Recently we are evaluating some multi-queue NIC device drivers,
to switch them from conventional interrupt to managed interrupt.

In this way, the managed interrupts do not have to be migrated
during CPU offline, when the last CPU of the cpumask is offline.

This can save the space of vectors and help the hibernation put
every nonboot CPUs offline. Otherwise, an error would occur:
[48175.409994] CPU 239 has 165 vectors, 36 available. Cannot disable CPU

However after switching to the managed interrupt, there is a question
about the interrupt spreading among numa nodes.

If the device d1 is attached to node n1, can d1's managed interrupts
be allocated on the CPUs of n1 first?

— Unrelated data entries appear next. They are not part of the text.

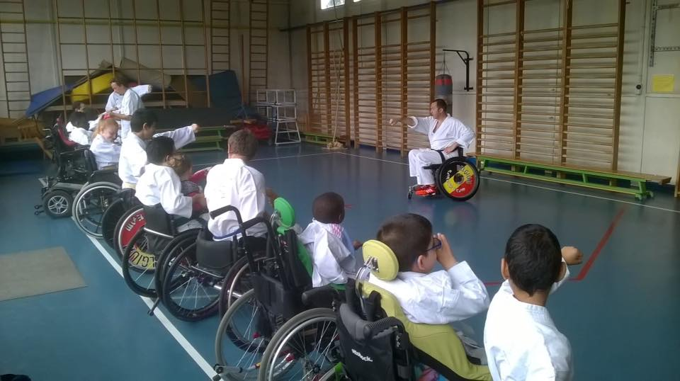 Avec un public d'enfants dits IMC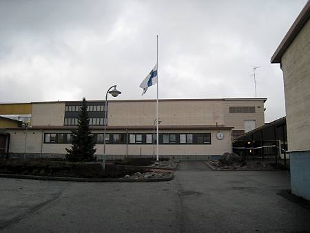 Uusimaa, Finland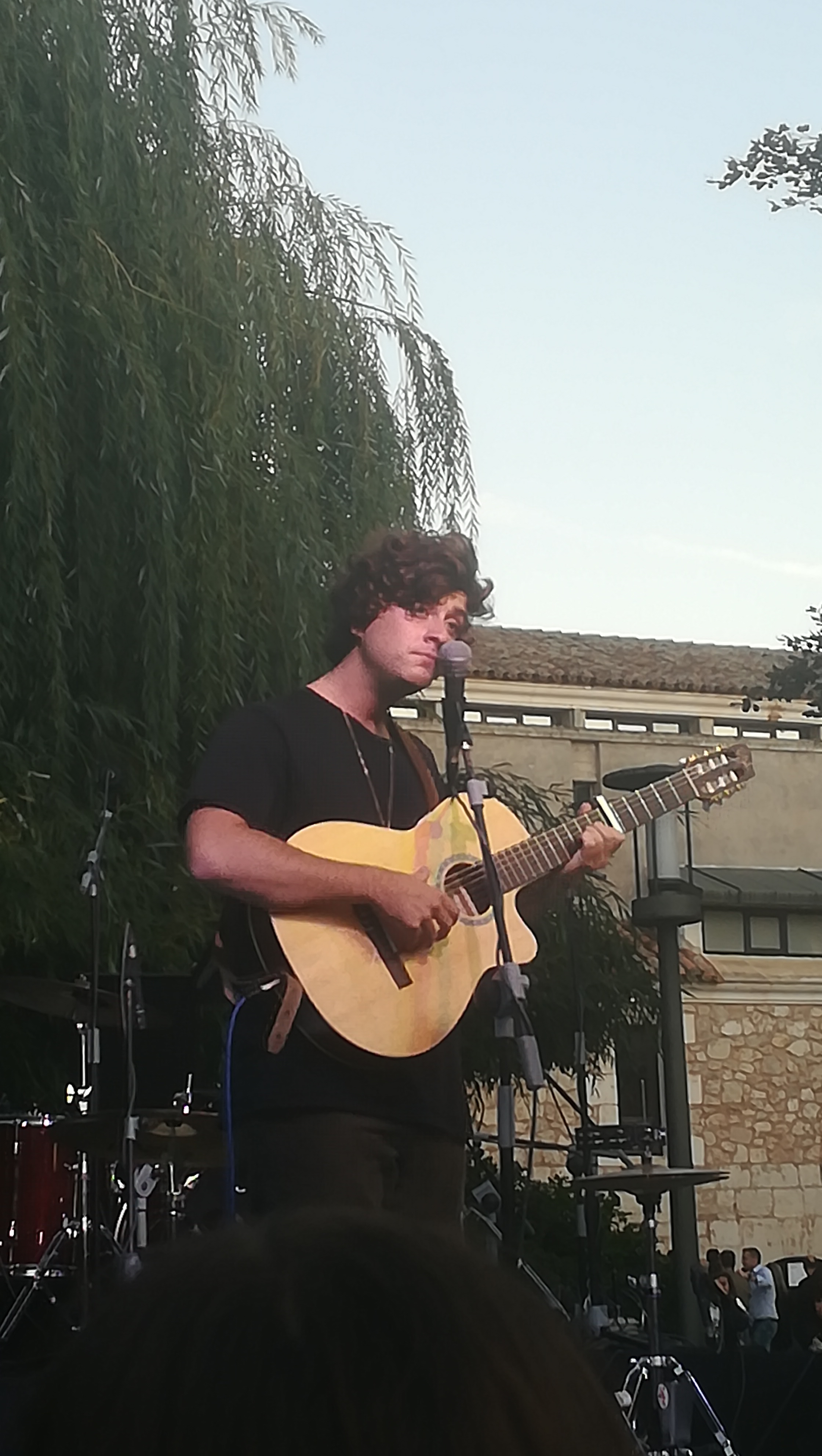 Alvaro Lafuente (Guitarricadelafuente) en un concierto en Burgos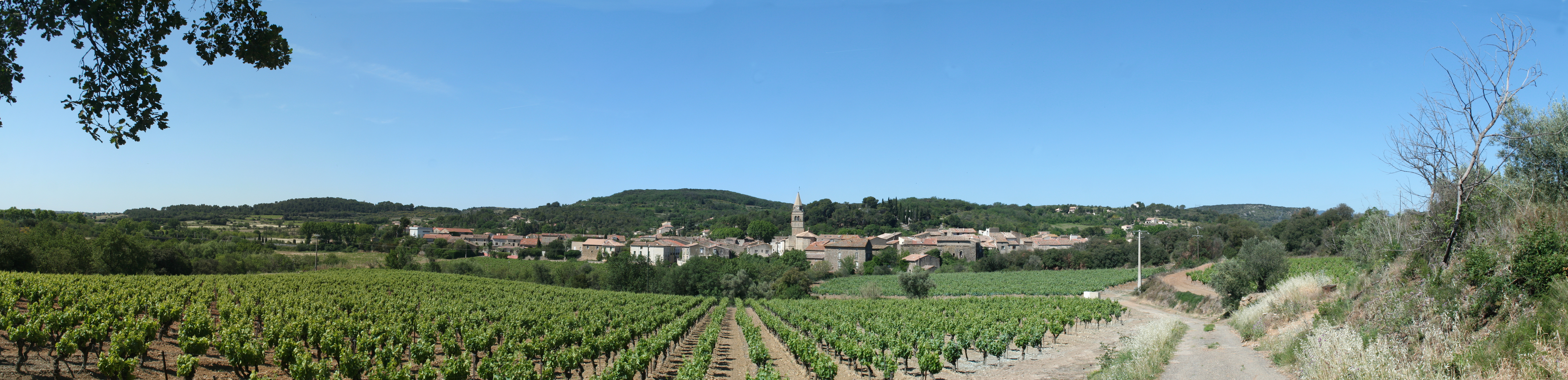 Gabian (Hérault) - panorama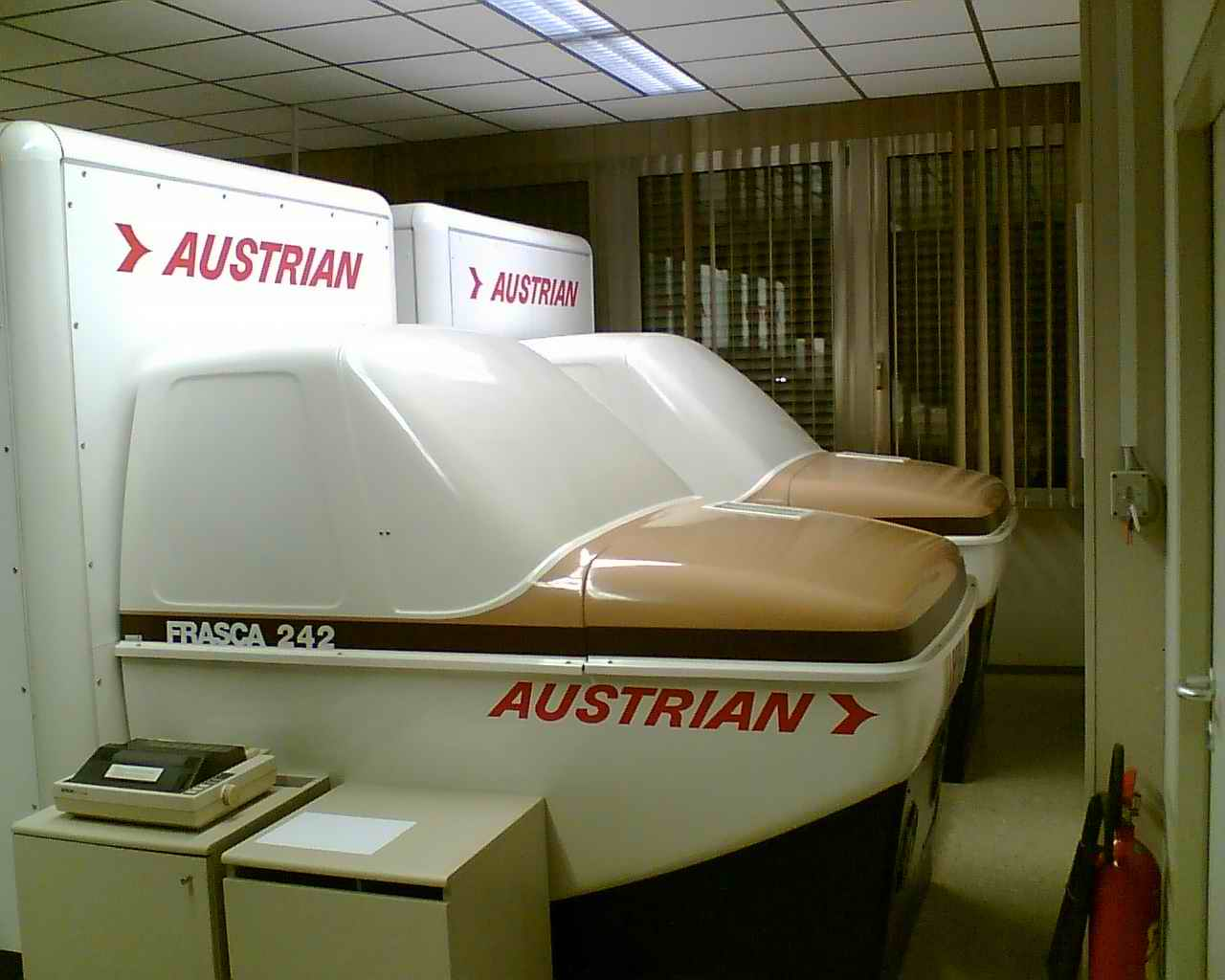 Frasca-242 / Cessna 310R FNPT-I Verfahrenstrainer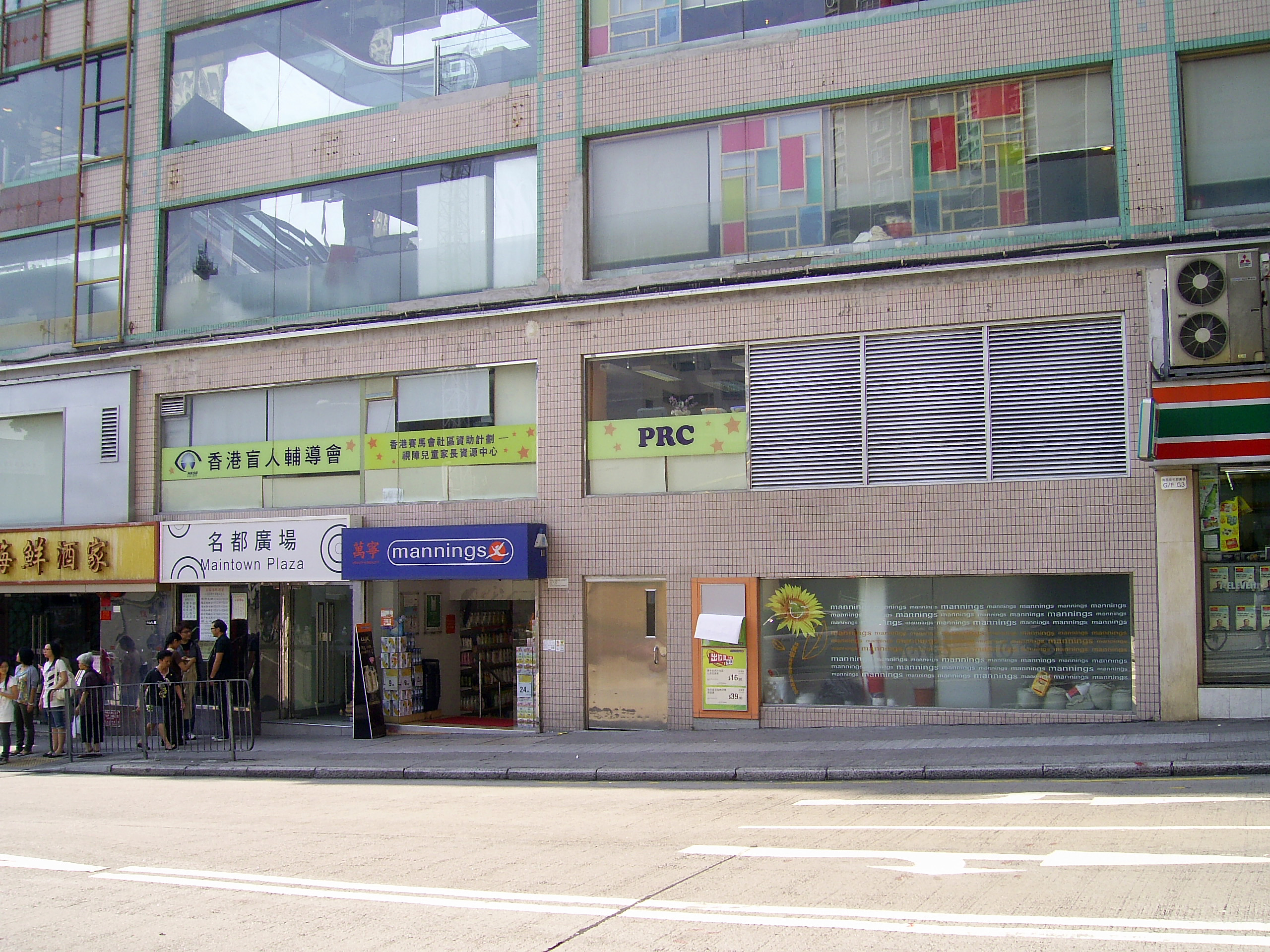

In this way, we can let
the driver of d1 to allocate buffer on n1, and with the managed
interrupt of d1 delivered to CPUs on n1, the path of DMA->DRAM->CPU
->net_rx_action() would be Numa friendly.

Question:
Does it make sense to make the interrupt spreading aware of numa
locality, or is there existing mechanism to do this? The driver can provide
the preferred numa node in the struct irq_affinity->node, and passed it to
the managed interrupt spreading logic, then the interrupts are spread within
that node.

Thanks in advance.

diff --git a/lib/group_cpus.c b/lib/group_cpus.c
index aa3f6815bb12..836e9d374c19 100644
--- a/lib/group_cpus.c
+++ b/lib/group_cpus.c
@@ -344,7 +344,7 @@ static int __group_cpus_evenly(unsigned int startgrp, unsigned int numgrps,
* We guarantee in the resulted grouping that all CPUs are covered, and
* no same CPU is assigned to multiple groups
*/
-struct cpumask *group_cpus_evenly(unsigned int numgrps)
+struct cpumask *group_cpus_evenly(unsigned int numgrps, int node)
{
unsigned int curgrp = 0, nr_present = 0, nr_others = 0;
cpumask_var_t *node_to_cpumask;
@@ -370,9 +370,14 @@ struct cpumask *group_cpus_evenly(unsigned int numgrps)
cpus_read_lock();
build_node_to_cpumask(node_to_cpumask);

+ if (node != NUMA_NO_NODE)
+ cpumask_and(npresmsk, cpu_present_mask, node_to_cpumask[node]);
+ else
+ cpumask_copy(npresmsk, cpu_present_mask);
+
/* grouping present CPUs first */
ret = __group_cpus_evenly(curgrp, numgrps, node_to_cpumask,
- cpu_present_mask, nmsk, masks);
+ npresmsk, nmsk, masks);
if (ret < 0)
goto fail_build_affinity;
nr_present = ret;
--
2.25.1